Noch ein Label?

„Nicht noch ein Label! Die Verbraucher sind ja so schon überfordert.“

Dieser Ausruf bezieht sich auf die Kennzeichnung von Produkten und wird im Zusammenhang mit der derzeitigen Labelflut gebraucht. Das CSE-Zeichen bezieht sich jedoch nicht nur auf ein Produkt, sondern zusätzlich auf die gesamte Herstellung. Es hat einen anderen Geltungsbereich und ist in diesem das erste und einzige, das dem Kunden den Anspruch wirklich nachhaltigen Wirtschaftens (Berücksichtigung des sozialen, ökologischen und ökonomischen Bereichs!) am „Point of Sale“ glaubhaft vermitteln kann. Das CSE-Label wird in Zukunft auf Produkten unterschiedlicher Branchen zu finden sein, eben weil es sich auf die Unternehmensführung insgesamt bezieht. Für Kunden wird das Zeichen mit der Zeit zusehens klarer einzuordnen sein. Je früher ein Unternehmen sich für die Nutzung entschließt, umso stärker ist seine Vorreiterrolle und die Möglichkeit, bei der Entwicklung mitzuwirken.

Güte- und Qualitätssiegel sind so alt wie der Handel selbst. Sie wurden in Zusammenhang mit Verplombungen genutzt, die sowohl den Verschluss sichern als auch durch die Prägung die Herkunft/Hersteller verdeutlichten. (Beispiel: Olivenöl durch Herkunftssiegel verplomben) Damals war es schwer Siegel zu fälschen. Heute lassen sich leicht eigene Herkunfts- oder Qualitätsangaben machen. Sofern ein Endverbraucher den Hersteller nicht kennt, muss er auf solche Angaben zurückgreifen können, um sich zu orientieren. Die wenigsten Kunden kennen die Hersteller ihrer gekauften Produkte. Es steigt somit die Glaubwürdigkeit mit der Bestätigung der Qualitätsangaben durch einen Dritten.
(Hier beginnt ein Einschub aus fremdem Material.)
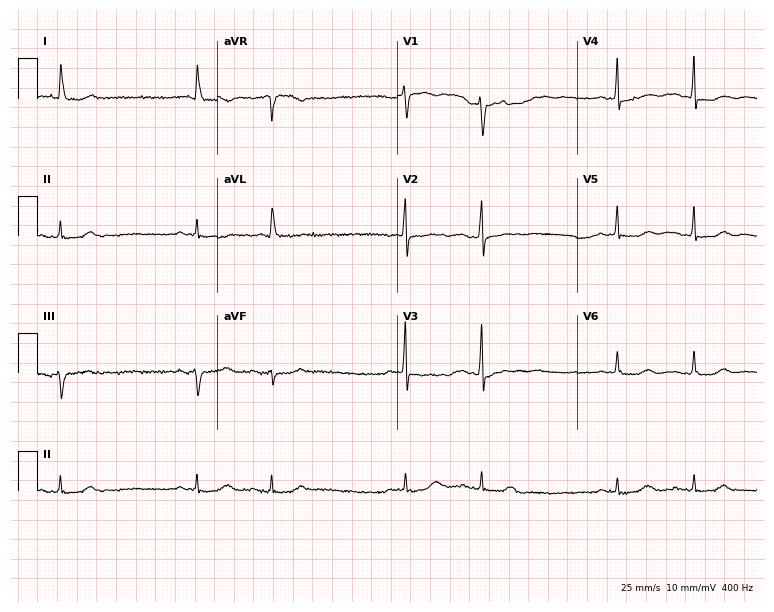
12-lead ECG from a woman, 80 years old (7.3-second recording at 400 Hz). No first-degree AV block, right bundle branch block (RBBB), left bundle branch block (LBBB), sinus bradycardia, atrial fibrillation (AF) or sinus tachycardia recorded for this tracing. Other findings, if any, are not listed.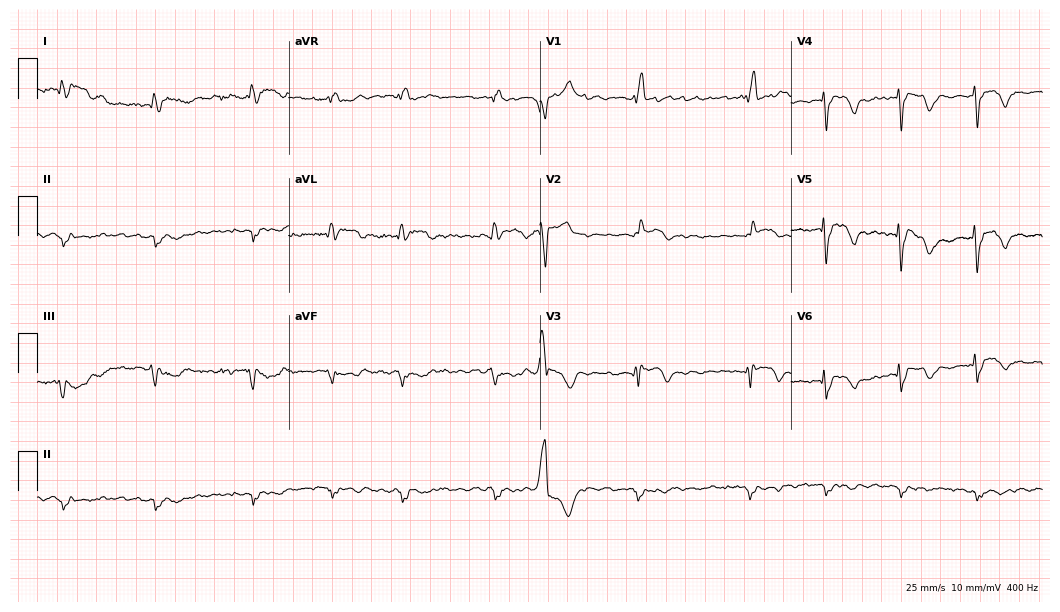
Resting 12-lead electrocardiogram (10.2-second recording at 400 Hz). Patient: an 82-year-old man. The tracing shows right bundle branch block, atrial fibrillation.

Kurz gesagt: zertifizierte Siegel sind immer noch unschlagbar zum Transportieren von Informationen auf das Produkt und somit an den Ort der Kaufentscheidung.

„Der Endverbraucher“ als Kategorie existiert ohnehin nicht. Jeder Verbraucher ist ein Mensch mit eigenen Wünschen, Erwartungen, Vorlieben und Assoziationen. Ein Kunde möchte absolut vegane Produkte, andere begrüßen Bienenwachs in Produkten, weil es die Bienenhaltung fördern kann. Bienen sind die Voraussetzung für unser Obst! Wieder andere gehen so weit zu sagen: Warum eigentlich keine Produkte aus Schlachtabfällen? Wenn wir schon die Tiere töten müssen, dann sollten sie wenigstens nicht nur für Filets gestorben sein. Für sie ist es eine Form des Respektes, alles vom Tier zu verwerten. Diese Kunden würden sich dafür einsetzen, dass die Tiere ein gutes Leben hatten, bei der Schlachtung nicht leiden mussten und gerade Produkte aus Schlachtabfällen kaufen, solange die Tiere nicht für diesen Zweck getötet wurden.

Diese Beispiele sollen zeigen, dass es kaum möglich ist, allen Verbrauchern das ultimative Siegel bieten zu können.

Unser Fazit deshalb: „Ja, aber diesmal ein richtiges!“ Solange die Transparenz gewährleistet ist, sprich jeder Kunde sich die Bedingungen für das Siegel ansehen kann, ist jeder Endkunde frei und damit in der Lage zu entscheiden, ob er das Produkt kaufen möchte.